- Occupation: Actor
- Years active: 2007–present

= Lanny Joon =

American actor

Lanny Joon is an American actor known for his roles in films Takers (2010), Black Gold (2011), West 32nd (2007), and Baby Driver (2017). He has appeared in single episodes of several TV series.

In West 32nd (2007) by Michael Kang, he stars alongside John Cho, Grace Park, and Jun-seong Kim. He played the role of JD in Baby Driver (2017), opposite Jamie Foxx and Ansel Elgort.
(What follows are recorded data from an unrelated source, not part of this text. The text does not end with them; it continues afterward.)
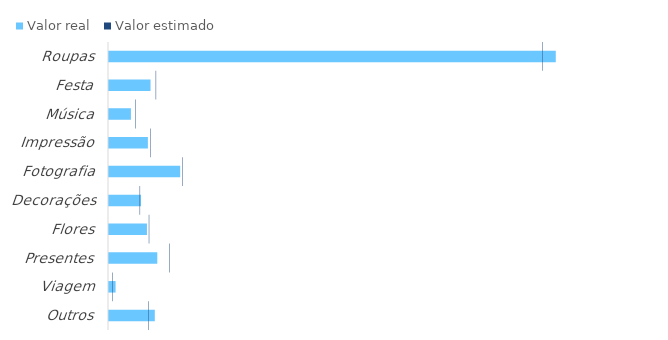
| Category | Valor real |
|---|---|
| Roupas | 9770 |
| Festa | 928 |
| Música | 500 |
| Impressão | 870 |
| Fotografia | 1575 |
| Decorações | 720 |
| Flores | 850 |
| Presentes | 1075 |
| Viagem | 165 |
| Outros | 1021 |
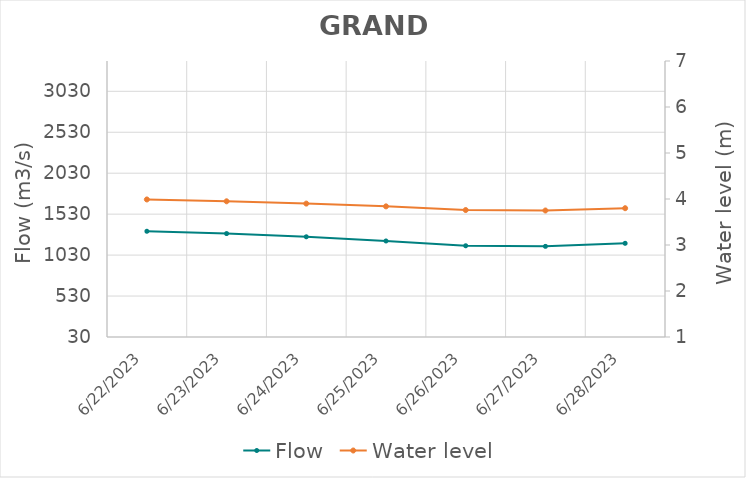
| Category | Flow |
|---|---|
| 4/26/22 | 3205.71 |
| 4/25/22 | 3076.9 |
| 4/24/22 | 3022.48 |
| 4/23/22 | 2956.02 |
| 4/22/22 | 2862.73 |
| 4/21/22 | 2621.07 |
| 4/20/22 | 2679.31 |
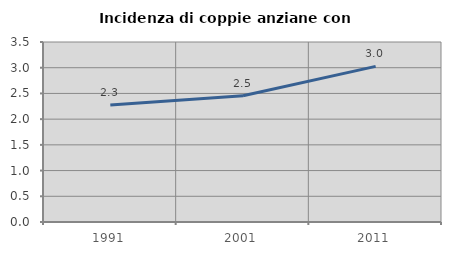
| Category | Incidenza di coppie anziane con figli |
|---|---|
| 1991.0 | 2.277 |
| 2001.0 | 2.455 |
| 2011.0 | 3.026 |
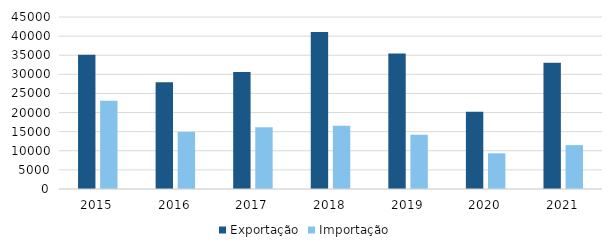
| Category | Exportação | Importação |
|---|---|---|
| 2015 | 35129.365 | 23075.427 |
| 2016 | 27909.07 | 14939.512 |
| 2017 | 30601.807 | 16134.362 |
| 2018 | 41067.127 | 16553.045 |
| 2019 | 35469.55 | 14163.164 |
| 2020 | 20232.438 | 9340.266 |
| 2021 | 33040.336 | 11478.842 |
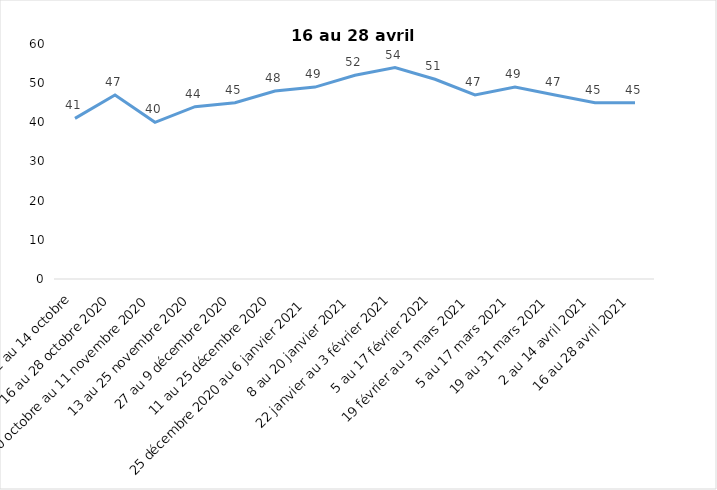
| Category | Toujours aux trois mesures |
|---|---|
| 2 au 14 octobre | 41 |
| 16 au 28 octobre 2020 | 47 |
| 30 octobre au 11 novembre 2020 | 40 |
| 13 au 25 novembre 2020 | 44 |
| 27 au 9 décembre 2020 | 45 |
| 11 au 25 décembre 2020 | 48 |
| 25 décembre 2020 au 6 janvier 2021 | 49 |
| 8 au 20 janvier 2021 | 52 |
| 22 janvier au 3 février 2021 | 54 |
| 5 au 17 février 2021 | 51 |
| 19 février au 3 mars 2021 | 47 |
| 5 au 17 mars 2021 | 49 |
| 19 au 31 mars 2021 | 47 |
| 2 au 14 avril 2021 | 45 |
| 16 au 28 avril 2021 | 45 |

Joon also stars as the protagonist John in Ktown Cowboys (2010), directed by Daniel DPD Park, which won Best Feature Film at the Los Angeles Asian Pacific Film Festival.

He has also appeared in one episode of multiple TV shows, such as: Castle, The Big Bang Theory, Wizards of Waverly Place, in J. J. Abrams' Undercovers, The Forgotten, Numb3rs, CSI: Crime Scene Investigation, Hawaii Five-0 and more.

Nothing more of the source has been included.